Можно сказать, конечно, что и инсулин за это время тоже не изменился, но он за это время только не изменялся, а вирусы, с одной стороны, стойко пронесли свою индивидуальность, а с другой — постоянно ее меняли. В самом главном вирусные семейства, известные с древнейших времен, остались такими же, но вместе с тем в мире вирусов произошли и происходят постоянные изменения. Не будем сейчас обсуждать, откуда взялся вирус СПИДа — это особый разговор. Но вот другой пример — свежий и яркий.
В 1977 году в циркуляцию среди населения земного шара вернулся вирус гриппа А, уже однажды, в 1947-1957 годах, "разбойничавший" (так называемый вирус AI или A/H1N1 — по новой классификации). Начиная с 1977 года и по настоящее время он циркулирует, вызывает эпидемические вспышки, меняется (дрейфует), но делает это не так, как в 1947 — 1957 годах. Таким образом, вирусам присуща не только наследственность, но и изменчивость. Более того, сегодня мы знаем, что в основе последней лежат те же механизмы, что и у других живых существ: мутации, рекомбинации и отбор в популяции, то есть все то, что характеризует любую генетическую регуляцию в любой системе.
Вот только некоторые соображения Голубева. Но не будем ни на чем настаивать. Вопрос не прост.
Глава вторая. Откуда они родом?
Чтобы решать, откуда вирусы взялись, хорошо было бы договориться о том, кто же они все-таки: вещества или существа. Не может же у них быть происхождения, не зависящего от их сути. Увы! Договориться о природе вирусов нам не удалось. И это, поверьте, отражает не только нашу неуступчивость, упрямство, если хотите, но и сложность проблемы, ее недостаточную изученность. Познание природы вирусов продолжается!

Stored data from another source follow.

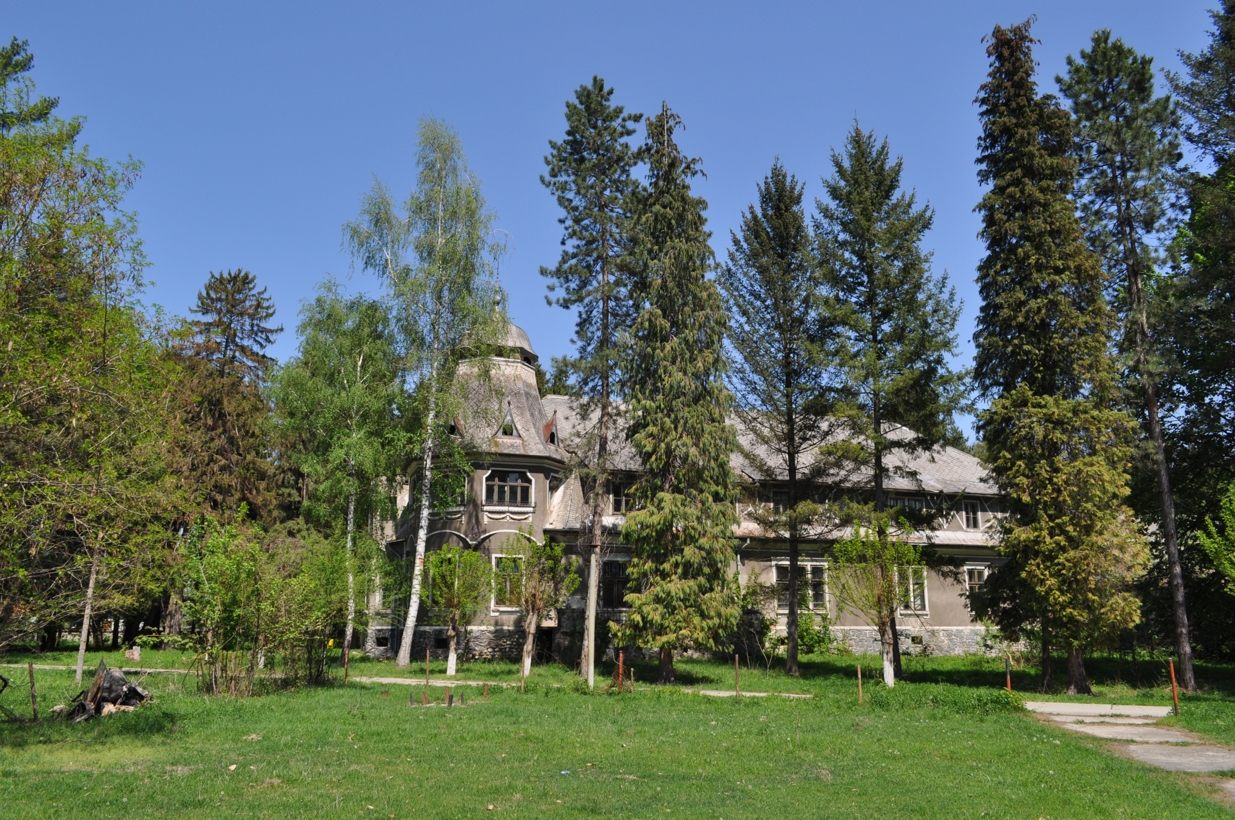 Castelul Pogany din satul PĂCLIŞA; comuna TOTEŞTI 01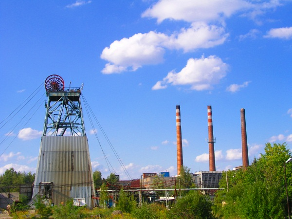 KWK Rydultowy-Anna szyb Leon IV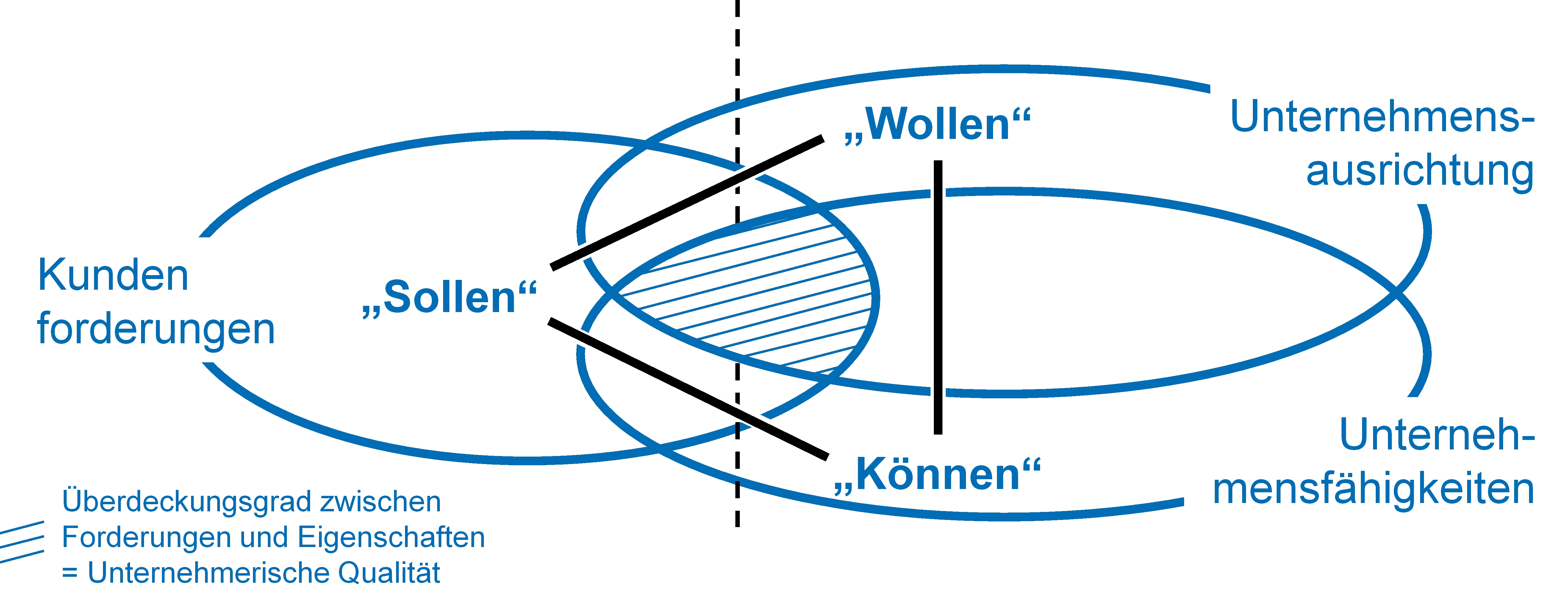 Der Überdeckungsgrad aus Kundenforderungen, Unternehmensausrichtung und Unternehmensfähigkeiten stellt die unternehmerische Qualität dar.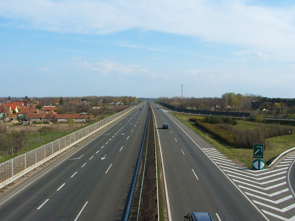 Kecskemét-Nyugat csomópont, az 52-es út felüljárója. A képen Szeged felé nézünk.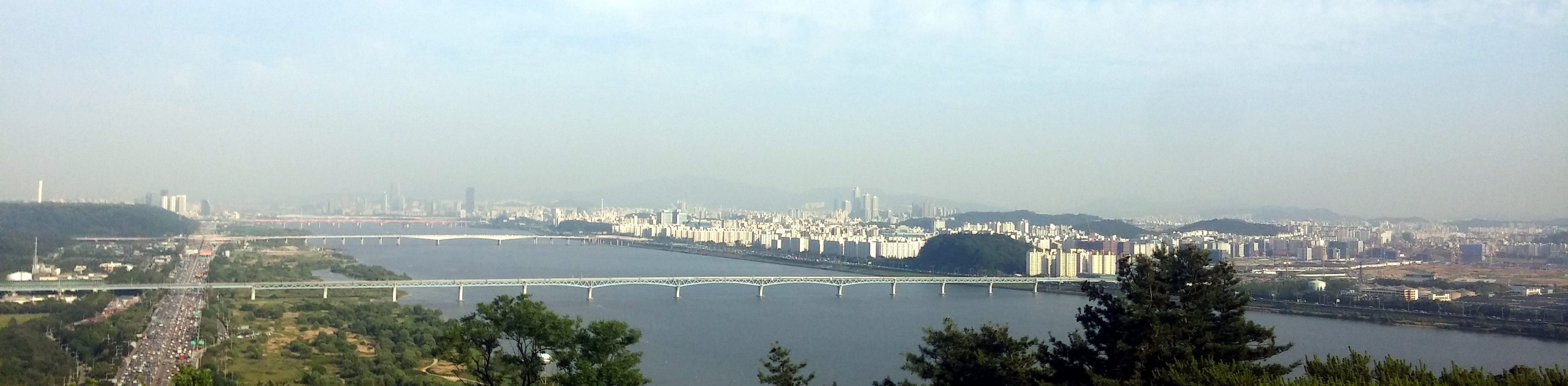 마곡대교. 뒤쪽의 다리는 순서대로 가양대교, 성산대교.

Но каково же реальное происхождение вирусов? Ведь какие бы они ни были загадочные, вряд ли кто-нибудь усомнится в том, что они — реальность. Реальность, да еще какая! Откуда же она взялась, эта реальность?
"Главным препятствием на пути к пониманию жизни является ее естественность", — говорил выдающийся английский естествоиспытатель Д. Бернал. Это мудрое положение невольно приходит на ум, когда мы начинаем рассуждать о происхождении вирусов.
Наивно полагать, что у вирусов может быть какое-то свое совершенно особое происхождение, отличное от всех других форм жизни. Рассуждая о возникновении царства Вира, невольно думаешь о судьбах всех других царств живой природы.
Вопрос, которого мы коснулись, и очень прост для понимания и бесконечно сложен. В конце концов живые объекты слагаются из тех же кирпичиков мироздания, что и неорганический мир. Материя едина. Стоит ли уж так рьяно доискиваться до истоков жизни, если материя вечна? Атомы, слагающие молекулы любых веществ, не изменились за миллионы лет, как остроумно замечает Мариэтта Шагинян. Так ли уж важно, в какое вещество они входят сегодня?
Все это верно, но специфика жизни столь разительна, что не думать об ее истоках человеческий мозг не мог. "Жизни присущ элемент истории", — сказал Эйнштейн, обсуждая сущность биологии и физики. И, пожалуй, это главное, что отличает одну науку от другой. Атомы не изменились за миллионы лет, формы живой природы изменились коренным образом.
С чего же началась история жизни? В нашей книге этот вопрос правильнее было бы сформулировать иначе: как менялись воззрения на происхождение жизни?
На протяжении нескольких тысяч лет они по существу оставались одинаковыми, сейчас, как и в глубокой древности, вполне актуальны два предположения: 1) жизнь была вечно (учение о биогенезе) и 2) жизнь так или иначе самозародилась (учение об абиогенезе).
Учения о биогенезе по сути дела нет. Есть более или менее остроумные гипотезы о панспермии, то есть о заносе жизни на Землю с других планет. В прошлом веке всерьез обсуждали возможность такого заноса с метеоритами и кометами. Такую гипотезу поддерживали не какие-нибудь писатели-фантасты, а крупнейшие биологи и физики Ю. Либих, Г. Гельмгольц, Д. Томсон и С. Аррениус. Последний даже допускал, что перенос мельчайших зародышей через межпланетное пространство может происходить под влиянием давления света, обнаруженного А. А. Лебедевым и Д. Максвеллом.
Так ли уж наивны эти гипотезы? Разве в наши дни не было опасений заноса вредных микробов с лунной поверхности? Разве первые посетители Луны — наши современники астронавты не сидели по многу недель в карантине по прибытии на Землю? И разве кто-либо сейчас может поручиться, что любая планета, на которую в будущем ступит нога человека, будет столь же безжизненна, как и Луна? Конечно, никто поручиться за это не может, и постановка вопроса о переносе жизни с одной планеты на другую вполне научна.